Tratto da: Adista Contesti n° 43 del 01/12/2012

Tratto dal quotidiano spagnolo El País (4 novembre 2012). Titolo originale: “Muchas parejas no son religiosas por los límites al sexo”. El ginecólogo judío defiende una interpretación más laxa de la Torá

Prendere un caffè con Daniel Rosenak è immergersi in un mondo che organizza il sesso secondo regole difficili da comprendere per quanti – e soprattutto quante – non condividono il giudaismo ortodosso. Arriva correndo, agghindato con la kippah che indica che si tratta di un ebreo osservante. È un ginecologo israeliano che ha avuto un eco monumentale con la pubblicazione di un libro intitolato Per restaurare lo splendore sulle norme religiose che stabiliscono quando una donna può avere relazioni sessuali e quando no. I suoi 25 anni di esperienza come ginecologo in un quartiere ultraortodosso di Gerusalemme gli son serviti per arrivare a conclusioni che non sono piaciute alle autorità rabbiniche, ora sono sul piede di guerra contro di lui.

Le cosiddette leggi della purezza familiare del giudaismo ultraortodosso stabiliscono che la donna è “impura” quando è in fase mestruale. Durante questo periodo, e per altri sette giorni, le leggi della Torah proibiscono agli uomini di avvicinarsi alle donne, di sesso evidentemente neanche a parlarne. Durante questi giorni, le coppie non condividono nemmeno il divano, né si passano il sale perché questo equivale a toccarsi. A Rosenak, uomo di fervide credenze religiose, tutto questo sembra bene. Per lui, il problema è nei tempi. Secondo la sua interpretazione dei testi sacri, il periodo di nidda (non-purezza) dura sette giorni e non due settimane, come è detto in quella che è solo una interpretazione talmudica mutevole.

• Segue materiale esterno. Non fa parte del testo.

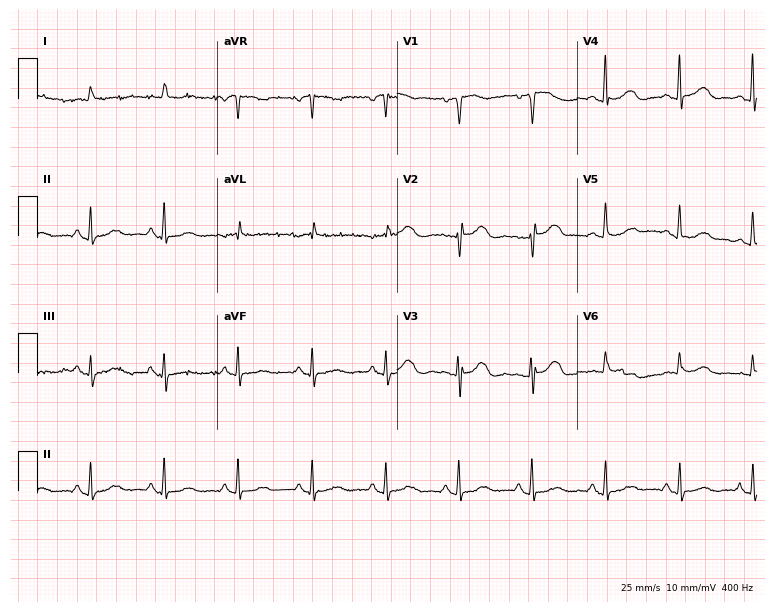
Standard 12-lead ECG recorded from a 73-year-old woman. Read as a normal ECG.

Il cambiamento che il ginecologo propone in questa arciregolata questione è, secondo il suo criterio medico, cruciale. «Ora si proibisce alle donne di avere relazioni nei sette giorni seguenti la fine del ciclo, che coincide con quelli di maggiore desiderio sessuale. Ma queste norme rendono difficile avere figli alle donne il cui periodo fertile è incompatibile con il calendario rabbinico». Non avere discendenza è molto grave nella comunità ultrareligiosa, dove in parte il prestigio sociale si misura sul numero dei figli. Rosenak calcola che a circa un 4% delle donne religiose si diagnostica per questo motivo una falsa infertilità. Afferma anche che fra il 60 e il 70% delle israeliane cercano di rispettare le leggi della purezza familiare. In parte, dice, per i timori e le superstizioni che attorniano i temi di alcova nei circoli religiosi. Pensano che si possono “ammalare e magari morire” se violano del leggi della nidda.

«Io propongo di ripristinare la legge originale della Torah. Così le coppie possono avere tre settimane di intimità al mese invece di due. Credo che questo sarebbe un bene per loro», sostiene in una caffetteria frequentata da persone religiose e situata vicina al centro di Gerusalemme.

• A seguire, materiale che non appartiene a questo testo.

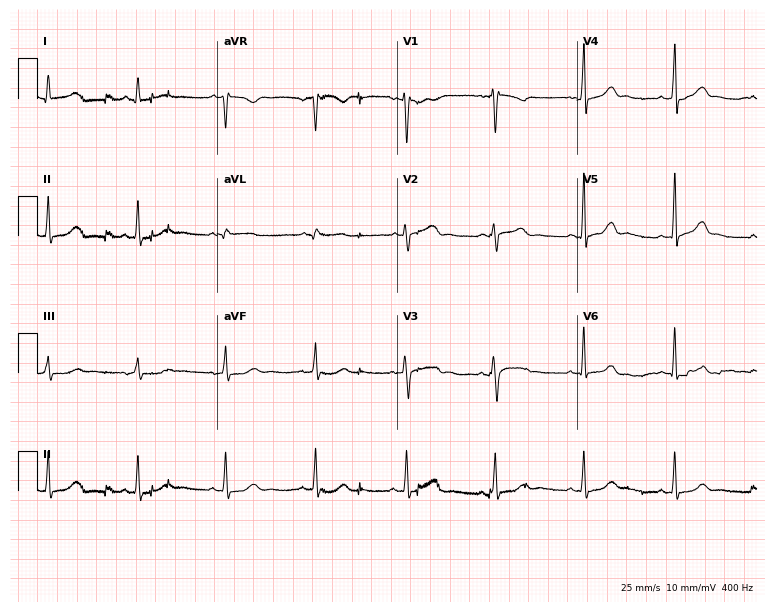
12-lead ECG from a 29-year-old female. Labelled as a normal ECG.
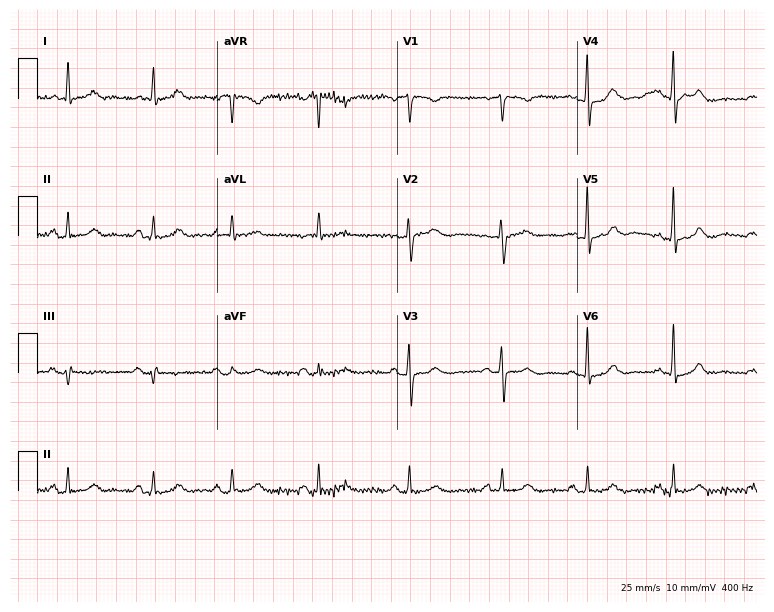
ECG (7.3-second recording at 400 Hz) — a female patient, 71 years old. Labelled as a normal ECG.

La pubblicazione del libro gli è valsa una potente campagna di discredito. I rabbini hanno scritto articoli contro di lui, che ha anche cominciato a ricevere minacce. Il ginecologo, tuttavia, continua deciso a mettere in discussione alcune interpretazioni fatte da e per maschi. Lo fa, inoltre, da una prospettiva strettamente religiosa. «Ci sono molte coppie che non sono religiose perché non vogliono passare la metà della loro vita senza toccarsi per le limitazioni imposte al sesso. Credo che, se questo cambiasse, molta più gente si unirebbe al giudaismo religioso», sostiene. Beve il tipico mega-cappuccino con schiuma densa che servono in Israele e se ne va fischiettando verso il consultorio, con abbondante clientela di donne incinte, attrezzate con cappelli e parrucche per nascondere i capelli. Le critiche dei rabbini non hanno svuotato l’ambulatorio di Rosenak.